Since I also like to add herbs to many of my jams, I thought I’d go with rosemary since basil is way too predictable and rosemary goes well with sweet things, unlike, say oregano, which the very thought of pairing with something sweet makes me shudder and not in the good way.
The below is what I came up with, actually using Garam Masala for the deeper undertones rather than just cinnamon. As I was reaching for my jar of cinnamon, I spied the Garam Masala jar and thought, “now that would be interesting!” so instead of cinnamon, this has a bit of an Indian flair, along with the rosemary, which you could probably leave out if you wanted to or you could stick with just the rosemary and nix the Garam Masala. And as with many of my jam recipes, don’t limit yourself to putting it on your morning toast. These are meant to be used as complements to cheese or even as sandwich spreads, whatever, not just for breakfast.

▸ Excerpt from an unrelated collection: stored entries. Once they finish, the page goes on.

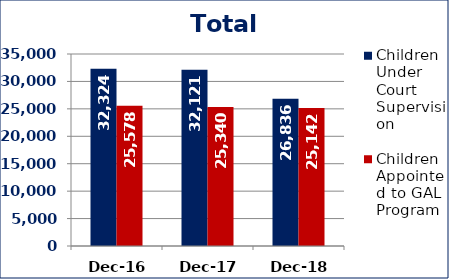
| Category | Children Under Court Supervision  | Children Appointed to GAL Program  |
|---|---|---|
| Dec-16 | 32324 | 25578 |
| Dec-17 | 32121 | 25340 |
| Dec-18 | 26836 | 25142 |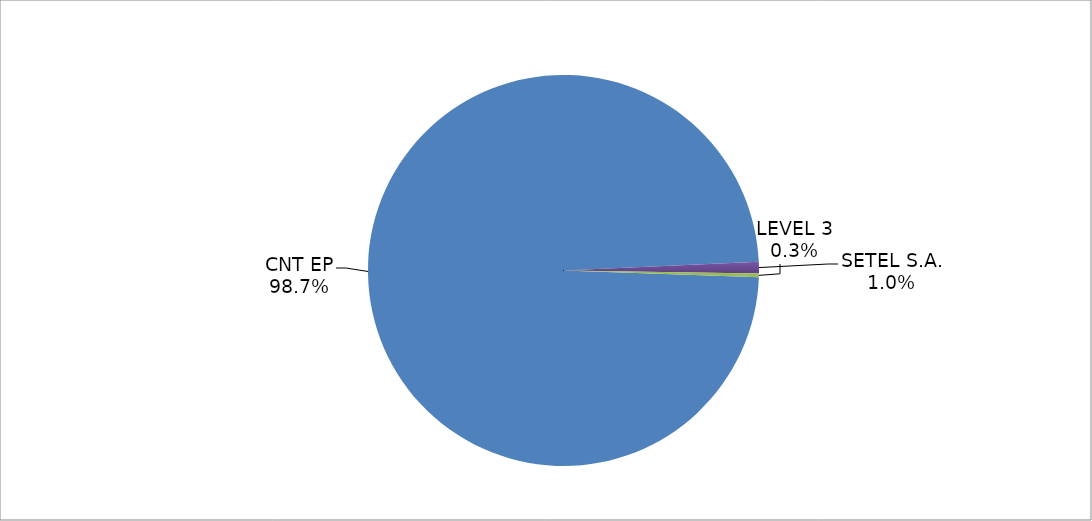
| Category | Series 0 |
|---|---|
| CNT EP | 311 |
| SETEL S.A. | 3 |
| LEVEL 3 | 1 |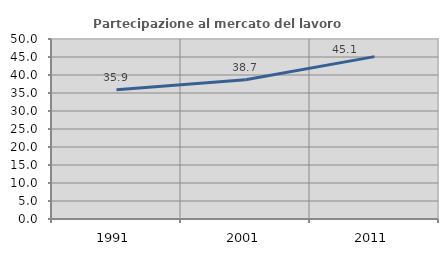
| Category | Partecipazione al mercato del lavoro  femminile |
|---|---|
| 1991.0 | 35.891 |
| 2001.0 | 38.653 |
| 2011.0 | 45.1 |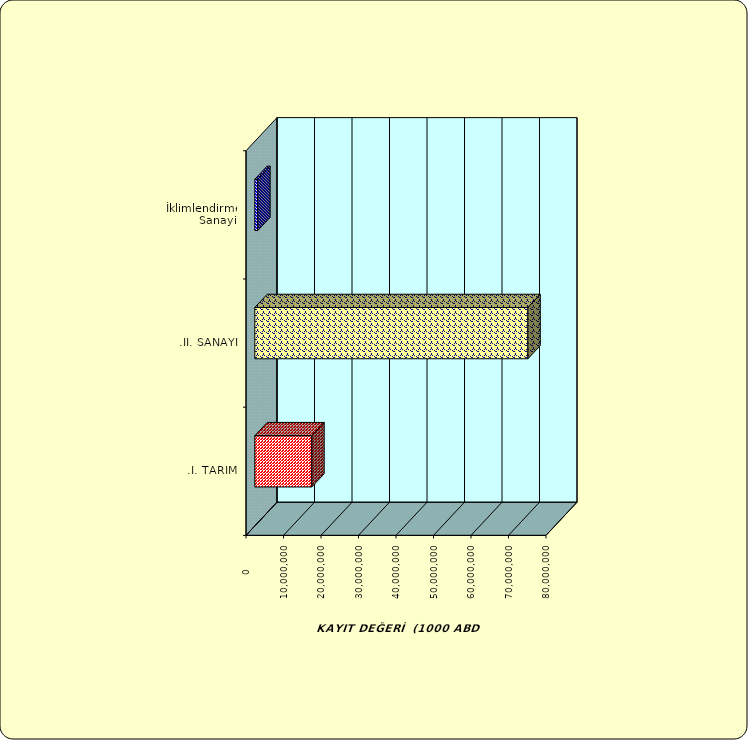
| Category | Series 0 |
|---|---|
| .I. TARIM | 15202297.792 |
| .II. SANAYİ | 72835633.872 |
|  İklimlendirme Sanayii | 789719.546 |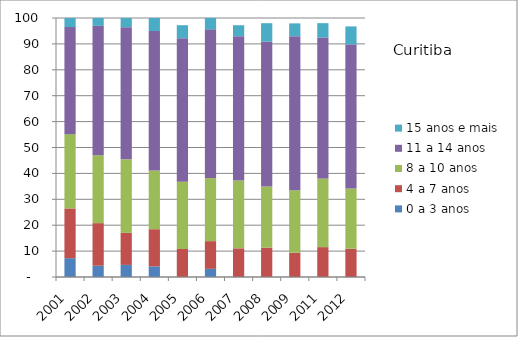
| Category | 0 a 3 anos | 4 a 7 anos | 8 a 10 anos | 11 a 14 anos | 15 anos e mais |
|---|---|---|---|---|---|
| 2001.0 | 7.26 | 19.21 | 28.68 | 41.36 | 3.49 |
| 2002.0 | 4.36 | 16.44 | 26.22 | 49.95 | 3.02 |
| 2003.0 | 4.67 | 12.37 | 28.4 | 51.01 | 3.55 |
| 2004.0 | 4.11 | 14.35 | 22.67 | 53.86 | 5.01 |
| 2005.0 | 0 | 10.83 | 25.98 | 55.36 | 5.05 |
| 2006.0 | 3.15 | 10.7 | 24.36 | 57.4 | 4.39 |
| 2007.0 | 0 | 11.07 | 26.16 | 55.74 | 4.24 |
| 2008.0 | 0 | 11.35 | 23.6 | 55.96 | 7.08 |
| 2009.0 | 0 | 9.38 | 24.12 | 59.48 | 4.95 |
| 2011.0 | 0 | 11.54 | 26.53 | 54.37 | 5.57 |
| 2012.0 | 0 | 10.93 | 23.26 | 55.58 | 6.98 |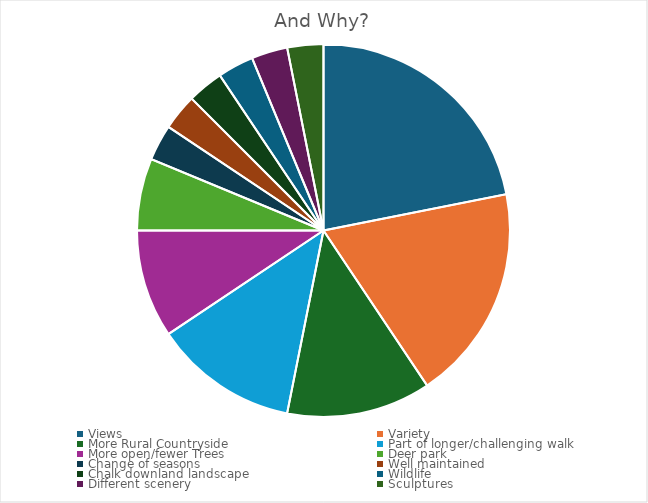
| Category | Series 0 |
|---|---|
| Views | 7 |
| Variety | 6 |
| More Rural Countryside | 4 |
| Part of longer/challenging walk | 4 |
| More open/fewer Trees | 3 |
| Deer park | 2 |
| Change of seasons | 1 |
| Well maintained | 1 |
| Chalk downland landscape | 1 |
| Wildlife | 1 |
| Different scenery | 1 |
| Sculptures | 1 |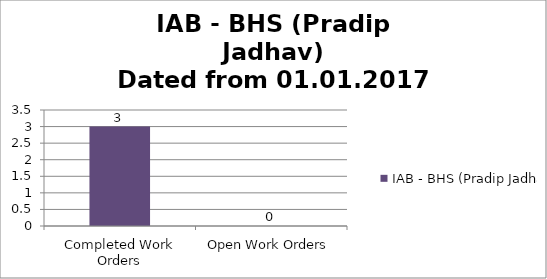
| Category | IAB - BHS (Pradip Jadhav) |
|---|---|
| Completed Work Orders | 3 |
| Open Work Orders | 0 |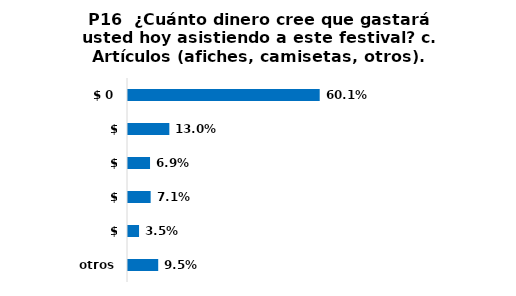
| Category | Series 0 |
|---|---|
| $ 0 | 0.601 |
| $ 10.000 | 0.13 |
| $ 20.000 | 0.069 |
| $ 30.000 | 0.071 |
| $ 50.000 | 0.035 |
| otros | 0.095 |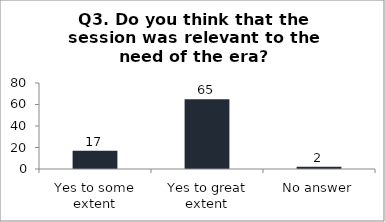
| Category | Q3. Do you think that the session was relevant to the need of the era? |
|---|---|
| Yes to some extent | 17 |
| Yes to great extent | 65 |
| No answer | 2 |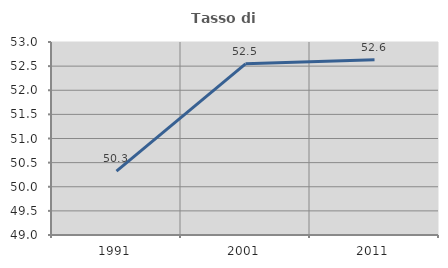
| Category | Tasso di occupazione   |
|---|---|
| 1991.0 | 50.322 |
| 2001.0 | 52.548 |
| 2011.0 | 52.633 |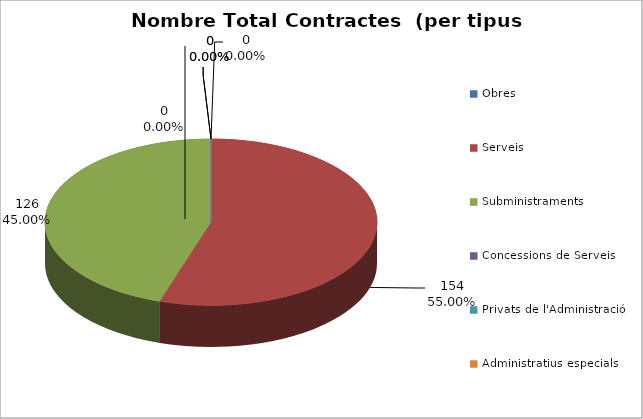
| Category | Nombre Total Contractes |
|---|---|
| Obres | 0 |
| Serveis | 154 |
| Subministraments | 126 |
| Concessions de Serveis | 0 |
| Privats de l'Administració | 0 |
| Administratius especials | 0 |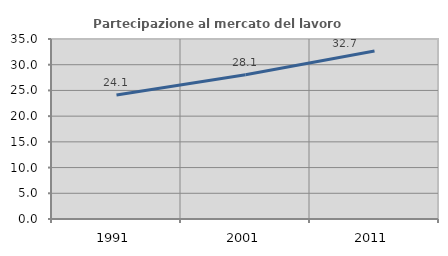
| Category | Partecipazione al mercato del lavoro  femminile |
|---|---|
| 1991.0 | 24.096 |
| 2001.0 | 28.06 |
| 2011.0 | 32.673 |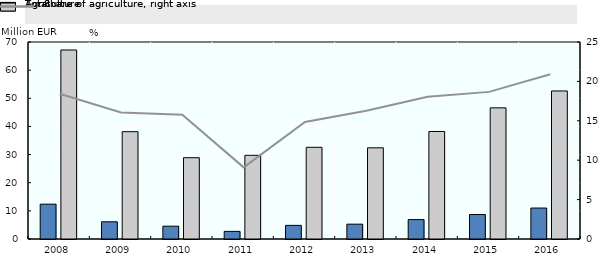
| Category | Agriculture | Total |
|---|---|---|
| 2008.0 | 12.379 | 67.16 |
| 2009.0 | 6.118 | 38.133 |
| 2010.0 | 4.553 | 28.884 |
| 2011.0 | 2.704 | 29.738 |
| 2012.0 | 4.838 | 32.584 |
| 2013.0 | 5.27 | 32.4 |
| 2014.0 | 6.9 | 38.2 |
| 2015.0 | 8.7 | 46.6 |
| 2016.0 | 11 | 52.6 |

Early Girl Tomato Jam with Garam Masala and Rosemary
3 lbs. Early Girl tomatoes, cored and chopped
1 23.5 oz. jar agave nectar
4 tbsp. lime juice
3-4 stalks fresh rosemary
2 ½ tsp. garam masala
- Combine all ingredients in a non-reactive metal pan. Bring to a boil over medium high heat.
- Boil until tomatoes cook way down and mixture begins to reach a jammy consistency, approximately 1-1 ½ hours.
- When jam has reached desired consistency, remove from stove and fish out any woody rosemary stalks, leaving the leaves in the jam.
- Ladle jam into jars. Can according to jam canning methods for your altitude.
- Go traditional and use ¼- ½ c. basil instead of rosemary. Do not add cinnamon or garam masala.
- Add 2 tsp. cinnamon on its own.
- Try using some citrus slices—lemons, limes or oranges—along with the tomatoes to make more of a tomato marmalade. If using citrus slices, soak them in water in the fridge overnight before making jam to remove some of the bitterness from the rinds.
- Add a couple tablespoons of freshly grated ginger in lieu of rosemary.
- Try adding a couple tablespoons of herbes de provence for a Provencal-type of jam.
Give ‘em a try and let me know how it goes.